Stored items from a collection
◇ ◇ ◇
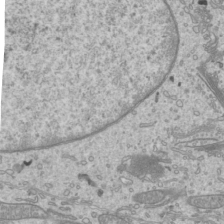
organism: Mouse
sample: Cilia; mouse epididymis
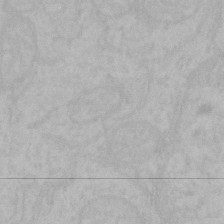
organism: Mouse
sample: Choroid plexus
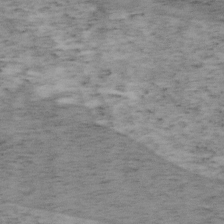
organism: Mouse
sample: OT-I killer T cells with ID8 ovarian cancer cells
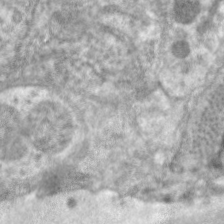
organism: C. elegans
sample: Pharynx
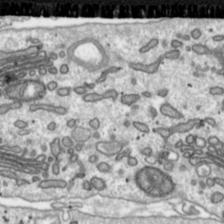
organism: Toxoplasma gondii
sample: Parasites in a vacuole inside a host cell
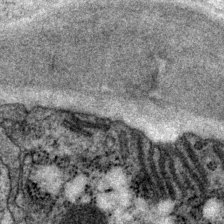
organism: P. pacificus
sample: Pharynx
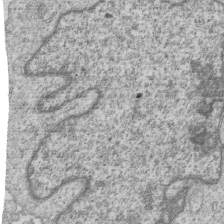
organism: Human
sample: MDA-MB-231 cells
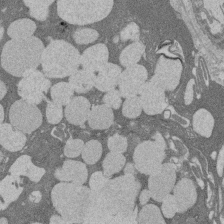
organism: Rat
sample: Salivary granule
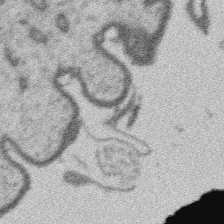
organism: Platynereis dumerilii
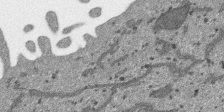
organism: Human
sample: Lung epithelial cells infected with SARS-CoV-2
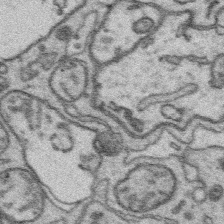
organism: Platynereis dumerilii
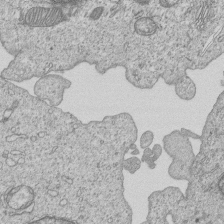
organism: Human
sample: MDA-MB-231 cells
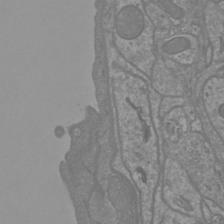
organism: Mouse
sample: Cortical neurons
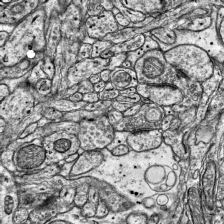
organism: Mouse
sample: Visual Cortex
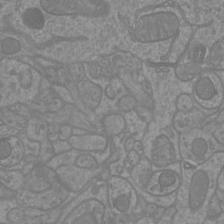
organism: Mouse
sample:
◇ ◇ ◇
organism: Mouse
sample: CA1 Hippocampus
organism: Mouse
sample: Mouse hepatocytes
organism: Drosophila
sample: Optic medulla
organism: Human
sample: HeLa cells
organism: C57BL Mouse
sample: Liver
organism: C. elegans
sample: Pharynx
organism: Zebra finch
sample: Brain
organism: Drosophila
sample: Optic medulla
◇ ◇ ◇
Lines holding the word "cells": say how many there are in the data, and nothing more.

The completed task:
5